April 27, 2017
Dean Baker, Rebecca Vallas, Katherine Gallagher Robbins, and Rachel West have already pointed out most of the problems with Washington Post’s recent story and its subsequent editorial on Social Security Disability Insurance (SSDI). But I want to say a bit more about one aspect of how the Post’s framing of the story, and use of cherry-picked data, paints a misleading picture for the public.
The Post tells the story of a 39-year-old man living in a small Alabama town who is deciding whether to apply for SSDI. The accompanying data hypes two things: the increase in the number of people ages 18-64 receiving disability benefits since 1996 and the disability beneficiary rates by county since 2004. (As West and Gallagher Robbins found, the Post made several errors in their analysis, some of which they corrected, but the data errors aren’t my focus here). The editorial cites the initial story, links SSDI to the declining labor force participation (LFP) of prime-age men, and calls for cutting SSDI to “make sure work pays for all who are willing to work.”
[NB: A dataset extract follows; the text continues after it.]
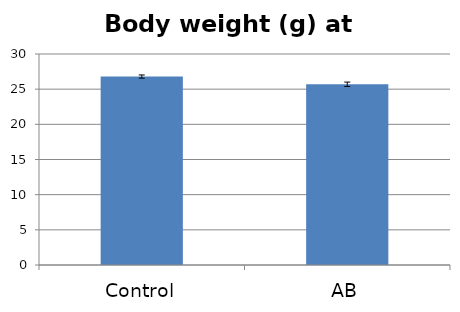
| Category | Average |
|---|---|
| Control | 26.796 |
| AB | 25.694 |

The story and the editorial are only the most recent of elite national media pieces promoting the idea that SSDI is a de facto unemployment assistance program for prime-age men who may be “desperate” but aren’t really disabled. Reading these stories, I imagine many readers come away with the impression there has been a large increase in the number of 30- and 40-something men who are receiving disability benefits, and that this is driving a large part of the decline in prime-age men’s labor force participation over the last two decades.
The figure below shows the number of men ages 30-49 who were not in the labor force in the week before they were surveyed and the number receiving Social Security Disability Insurance. The potential SSDI applicant the Post chose to profile is in the very middle of this age range. It’s also the same age range that AEI’s Charles Murray focused on in his book Coming Apart, consisting of, as he put it, “adults in the prime of life, with their educations usually completed, engaged in careers and raising families.” The time range in the figure, 1996 to 2015, is the same one the Post uses to estimate the national increase in working-age adults receiving disability benefits.
As the figure shows, the number of men in this age range who were not in the labor force increased by about 900,000 between 1996 and 2015, but there was hardly any increase in the number of such men receiving SSDI (about 5,500 or 0.5 percent). In short, there’s not much reason to think SSDI is a significant driver of the decline in the labor force participation of 39-year-old men like the one the Post seemed to think was representative.
What about Supplemental Security Income (SSI), a means-tested benefit for people with disabilities who have very limited or no capacity to work? The earliest SSI data by age and sex I could find on the SSA site are for 1999, so it’s not exactly comparable, but still quite close. As the table below shows, the number of men ages 30-49 receiving SSI was slightly lower in 2015 than in 1999.
Men Age 30-49
Year |
Not in Labor Force |
SSDI |
SSI |
1996 (1999 for SSI) |
3,398,821 |
1,066,506 |
749,286 |
2015 |
4,277,818 |
1,071,954 |
737,655 |
Difference: 2000-2015 (1999-2015 for SSI) |
878,997 |
5,448 |
-11,631 |
Percentage Difference |
26% |
.5% |
-.2% |
Source: Number not in labor force and SSDI, see figure above; SSI figures are calculated from Table 7.E3 in SSA, Annual Statistical Supplements for 2000 and 2016, https://www.socialsecurity.gov/policy/docs/statcomps/supplement/2016/
There are other disability related benefits, mostly notably workers’ compensation and veterans’ disability compensation. The number of prime-age workers receiving workers’ compensation is certainly down since 2000, while the number receiving veterans’ compensation is up. But most prime-age workers receiving these benefits are in the labor force, not out of it.
In short, a newspaper that leaves readers with the impression that disability benefits are serving as an unemployment program for middle-aged men who are desperate, but not disabled, is doing its readers a grave disservice.
So why are fewer prime-age men in the labor force today than in 2000? Labor demand is a big part of the story. As Dean Baker pointed out in his earlier commentary on the Post’s article, “the most obvious way to increase employment for prime-age workers is to deal with the demand side of the story. For example, it might be a good idea if the Fed stopped trying to slow the economy by raising interest rates.”
It’s also interesting to look at the reasons men give for not working in the previous year. The figure below charts the number of men ages 30-49 who were not employed in the previous year, by reason. In percentage terms, some of the largest increases are for taking care of home/family and going to school (both up by over 100 percent), compared to only a 12 percent increase in those who are ill or disabled. The percentage who report not being able to find work was about 76 percent higher in 2016 than in 1997, although it is much more cyclical than the others.
There are many working-class men and women, including the one the Post profiled, who deserve a much better deal than they’ve been getting from policymakers. But their plight has nothing to do with Social Security and related disability benefits. If policymakers want to help them, they should adopt policies that would improve the compensation and quality of working-class jobs. Policymakers should also reform programs like the Earned Income Tax Credit and Temporary Assistance in ways that help more struggling middle-aged people regardless of whether they have minor children in the home.